Теснимому и все более подчиняемому у себя на родине со стороны могущественных соседей, маленькому народу оставалась только одна единственная дорога для распространения. Он использовал ее настолько энергично, что израильское население заграницей стало в конце концов многочисленнее, чем у себя на родине»[32].
– Но почему было все-таки не остаться и не отстаивать себя в сражениях? – спросил Баклажанов.
– Видишь ли, штука какая, – вкрадчиво начал Борух с тем же акцентом, словно хотел ответить «за них», – это та же 11-ая стратагема древнекитайского трактата. Отступить и наступить. Просто она растянута во времени. Мы еще вернемся туда и создадим там свое государство. Нефти там отродясь не было, земли не шибко плодородные, да и телосложения мы, мягко говоря, не «аграрного». Верно ведь, Карл?!
– Не «аграрного» ни разу, писал же! – согласился тот.
– Ну вот, считай, что мы в командировке затяжной просто. Поглядим, чем мир дышит – одна нога здесь, другая там, – продолжил Борух. – Мы мыслим себя в вечности, и каждый из нас лишь песчинка на бесконечной дороге. «Я бы взял частями, но мне нужно сразу»[33] – это не про нас. Русский же будет лежать на печи, раз в сто лет встанет, возьмет ружье, сядет на коня и всему миру по соплям раздаст, а потом на печь обратно, памятью о победах жить. И пойди пойми, что правильнее?!
– Смотрю, вам скучно не бывает – в тонусе друг друга держите, – сказал Каутский, с интересом наблюдая со стороны за их диалогом. – Ну, так вот. Гонимые с родных земель, евреи расселялись в других странах, ассимилируясь с местным людом. Не имея на тот момент общности территории и языка, они, тем не менее, не утратили единения и традиций, всеми силами держась друг друга и живя общинами.
– Ха-ха, это как в бытность свою случай был, – сказал Баклажанов, словно обращаясь к обоим. – Заехали мы тут у нас как-то с Борухом к своим партнерам вьетнамским в их национальный ресторан о делах поговорить. Посетителей тогда было много, и публика была весьма многолика, но в основном вьетнамцы одни. Совершенно незнакомые между собой люди приходили и уходили, неизменно общаясь друг с другом на своем языке, что мы на миг почувствовали себя в одной из забегаловок старого Сайгона. Это создавало незримое ощущение чего-то единого, как тот веник, который нельзя было сломать целиком. Этому сложно было подобрать название, но оно буквально вертелось на языке, и мы, щелкая пальцами, пытались вспомнить слово!
– Не мы, а ты, это, во-первых, – усмехнулся Борух. – Во-вторых, веник тот, как показала история, сломать так и не удалось. А в-третьих, это называлось и называется «землячество». Тебе тогда еще вьетнамец подсказал. Тебе, филологу по жизни!
– Умничать будешь – не поленюсь, на коня сейчас сяду и ружье возьму, – бросил с улыбкой Баклажанов.
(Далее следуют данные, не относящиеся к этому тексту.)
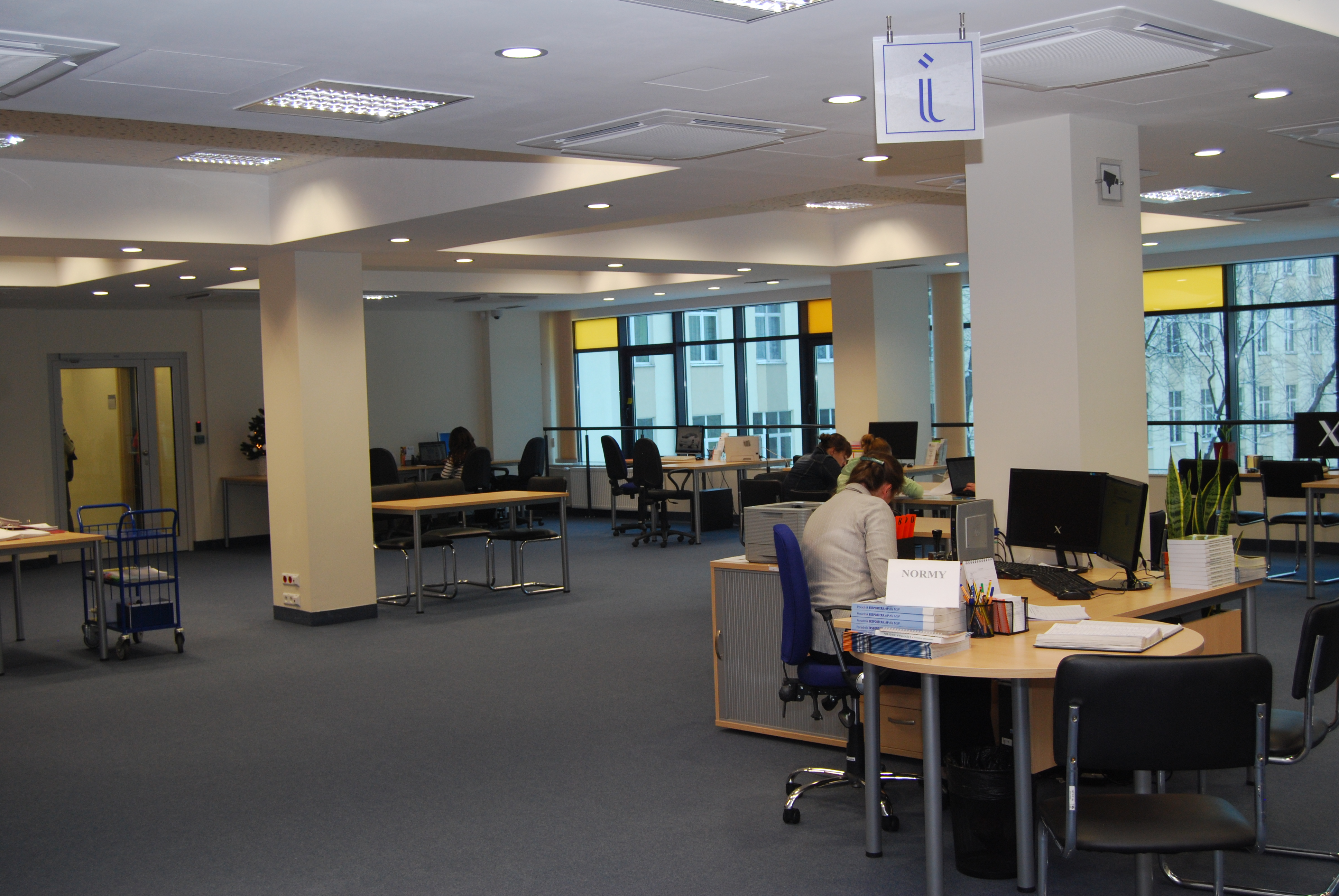 Czytelnia Zbiorów Specjalnych BG AGH w Krakowie

– «Гештальт»[34] свой, граждане, прикройте на время, а то аж поддувает, – с явно вновь закипающим разумом прикрикнул Каутский, взывая к порядку, после чего продолжил. – Про землячество верно вспомнили, но едва ли не сильнее их объединяла религия. Синагоги строились по всему миру по одному образу и подобию, чтобы каждый пришедший, местный он или прибывший издалека, чувствовал себя как дома, а домой всегда должно тянуть. Дома собраний служили не только для личных бесед с Создателем, но и для тесного общения людей, укрепляя их единство в праздниках и традициях. Покидая родные земли и растекаясь по миру, евреи оседали исключительно в городах, ибо для тяжелой сельской жизни были малопригодны. Эта их «урбанистичность» во многом обусловливала и род занятий. Все они были по большей части городского окраса и нагрузок весьма умеренных.
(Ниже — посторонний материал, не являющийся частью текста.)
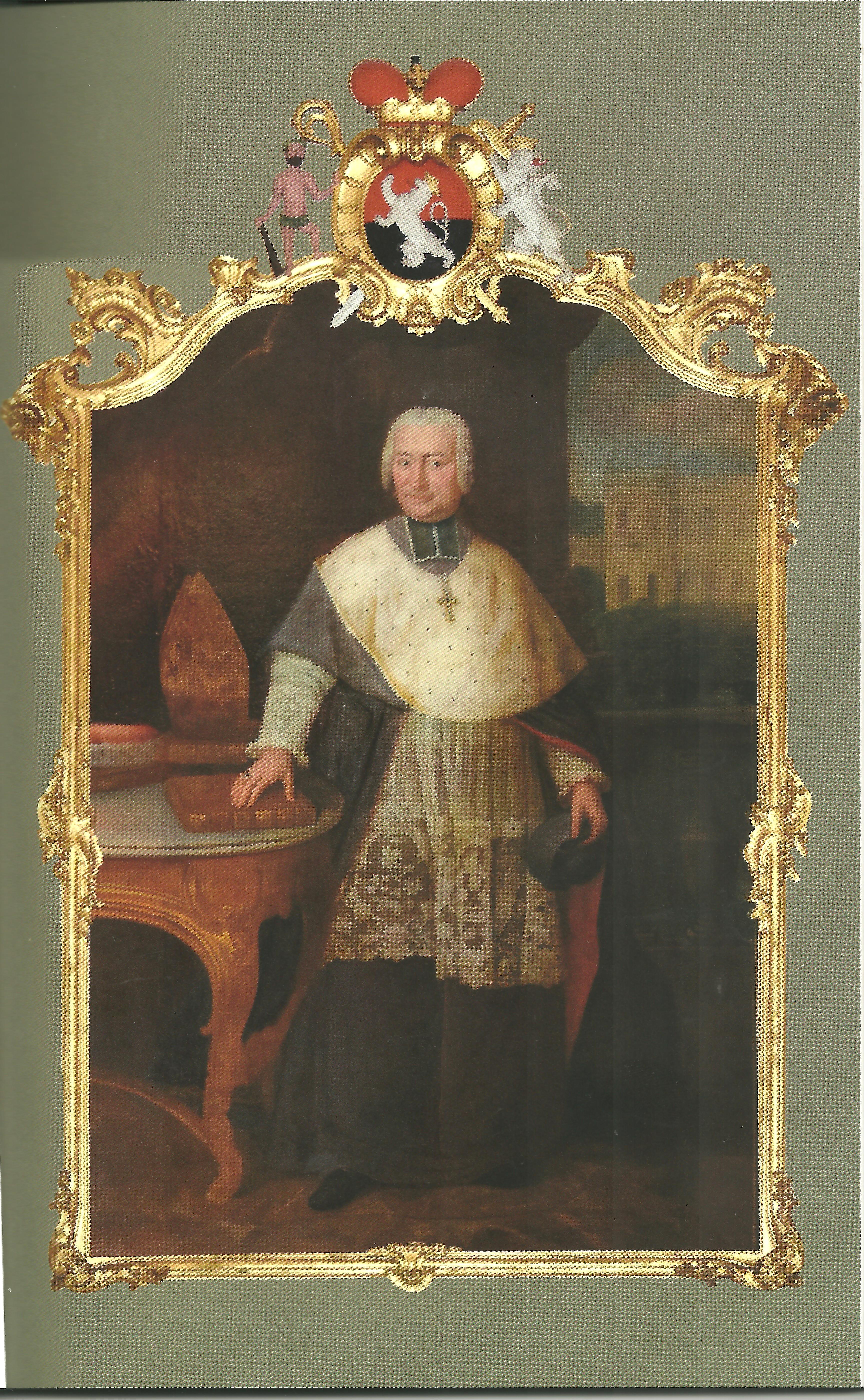 Portrait en pied du Prince-Evèque de Liège Charles-Nicolas d'Oultremont

– Короче, физики поменьше! – вкрутил Баклажанов.
– Можно и так сказать. Физики поменьше, а чего-то поболее. В общем, «от забора до обеда» не копали. Они были башмачниками, музыкантами, медиками, юристами, ростовщиками, торговцами, а впоследствии и финансистами.
32
«Еврейство и раса. Статьи по вопросам национальности», автор К. Каутский, изд. «Книжный дом «Либроком», 2012 г.
34
От нем. Gestalt – в данном случае «целостный образ» Термин из области психологии (гештальт-терапия).